[SOURCE MATERIAL — start]

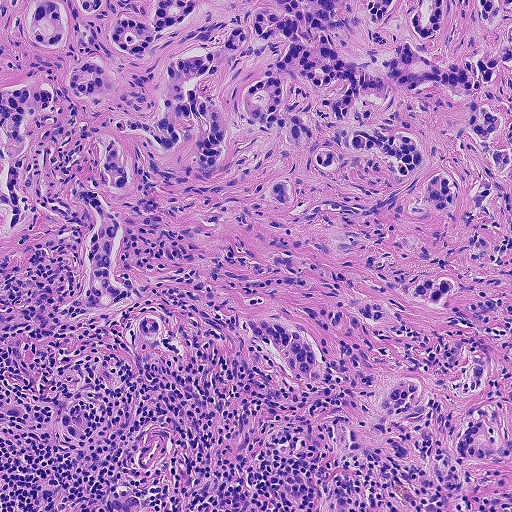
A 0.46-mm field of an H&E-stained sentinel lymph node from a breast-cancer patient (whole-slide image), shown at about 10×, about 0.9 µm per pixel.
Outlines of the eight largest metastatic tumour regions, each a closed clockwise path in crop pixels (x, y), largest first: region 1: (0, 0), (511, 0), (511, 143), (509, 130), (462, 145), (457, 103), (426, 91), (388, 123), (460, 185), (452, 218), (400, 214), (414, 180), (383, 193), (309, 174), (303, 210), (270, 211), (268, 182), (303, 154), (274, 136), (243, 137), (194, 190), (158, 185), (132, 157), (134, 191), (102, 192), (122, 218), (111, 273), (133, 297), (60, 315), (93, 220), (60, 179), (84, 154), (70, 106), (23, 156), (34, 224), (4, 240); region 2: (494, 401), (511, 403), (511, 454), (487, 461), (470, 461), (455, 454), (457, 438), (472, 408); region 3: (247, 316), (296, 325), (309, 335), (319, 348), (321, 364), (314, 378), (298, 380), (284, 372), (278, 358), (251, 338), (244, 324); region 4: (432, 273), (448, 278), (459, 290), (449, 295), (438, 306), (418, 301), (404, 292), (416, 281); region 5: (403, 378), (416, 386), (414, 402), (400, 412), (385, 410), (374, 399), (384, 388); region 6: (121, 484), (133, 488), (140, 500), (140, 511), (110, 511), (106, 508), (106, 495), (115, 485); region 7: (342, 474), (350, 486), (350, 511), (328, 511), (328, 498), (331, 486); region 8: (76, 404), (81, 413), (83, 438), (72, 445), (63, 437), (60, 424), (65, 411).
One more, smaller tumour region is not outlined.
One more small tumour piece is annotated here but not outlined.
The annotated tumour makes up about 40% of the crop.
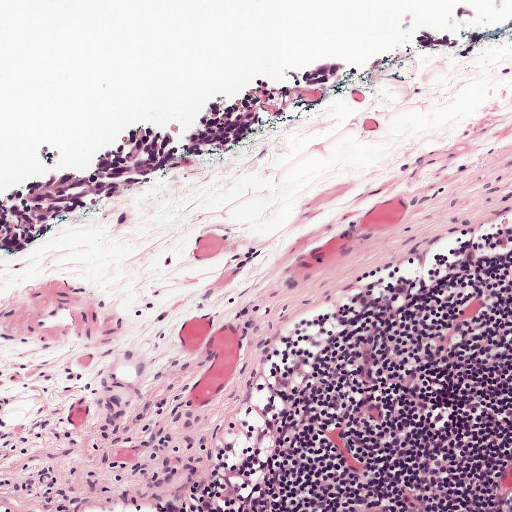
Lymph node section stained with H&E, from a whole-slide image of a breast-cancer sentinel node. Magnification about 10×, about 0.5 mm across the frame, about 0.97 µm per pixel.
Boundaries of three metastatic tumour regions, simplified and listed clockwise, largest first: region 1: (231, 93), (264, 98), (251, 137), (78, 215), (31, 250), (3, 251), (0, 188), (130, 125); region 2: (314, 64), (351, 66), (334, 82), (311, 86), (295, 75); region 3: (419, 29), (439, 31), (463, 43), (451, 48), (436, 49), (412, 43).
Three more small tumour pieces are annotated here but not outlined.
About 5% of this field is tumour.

[SOURCE MATERIAL — finish]

• WHAT IS BEING ASKED:
Every line in the data above that contains "field" needs to be copied.

• COMPLETED TASK:
A 0.46-mm field of an H&E-stained sentinel lymph node from a breast-cancer patient (whole-slide image), shown at about 10×, about 0.9 µm per pixel.
About 5% of this field is tumour.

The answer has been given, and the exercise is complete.